#### What this task involves
In the listing that follows, copy out each line that includes the word "cells".

Start of Supplied records

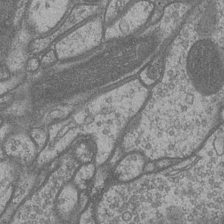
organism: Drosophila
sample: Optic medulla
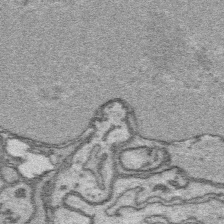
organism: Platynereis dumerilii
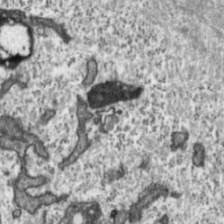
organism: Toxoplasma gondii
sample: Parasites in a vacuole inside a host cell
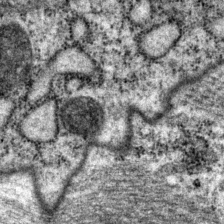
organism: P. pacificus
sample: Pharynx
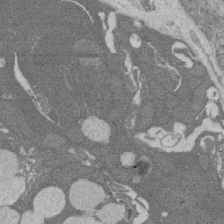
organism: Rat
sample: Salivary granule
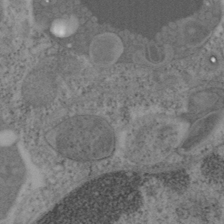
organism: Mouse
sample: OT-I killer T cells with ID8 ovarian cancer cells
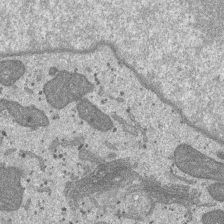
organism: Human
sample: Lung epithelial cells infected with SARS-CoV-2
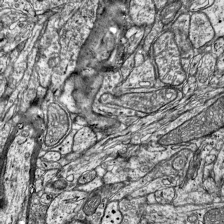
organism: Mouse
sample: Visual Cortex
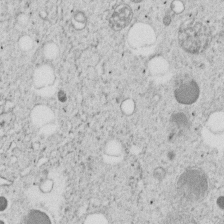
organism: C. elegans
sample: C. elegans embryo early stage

End of Supplied records
Start of Supplied records

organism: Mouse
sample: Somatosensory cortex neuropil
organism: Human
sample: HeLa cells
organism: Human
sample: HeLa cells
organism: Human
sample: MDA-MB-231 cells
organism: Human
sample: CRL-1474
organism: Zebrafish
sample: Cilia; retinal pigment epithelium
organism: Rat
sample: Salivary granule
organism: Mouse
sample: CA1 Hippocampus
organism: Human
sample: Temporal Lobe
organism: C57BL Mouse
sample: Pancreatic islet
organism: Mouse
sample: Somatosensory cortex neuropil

End of Supplied records
Start of Supplied records

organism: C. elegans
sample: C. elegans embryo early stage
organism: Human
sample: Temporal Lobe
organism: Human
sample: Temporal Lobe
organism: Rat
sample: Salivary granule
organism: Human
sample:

End of Supplied records

#### Solved exercise
sample: OT-I killer T cells with ID8 ovarian cancer cells
sample: Lung epithelial cells infected with SARS-CoV-2
sample: HeLa cells
sample: HeLa cells
sample: MDA-MB-231 cells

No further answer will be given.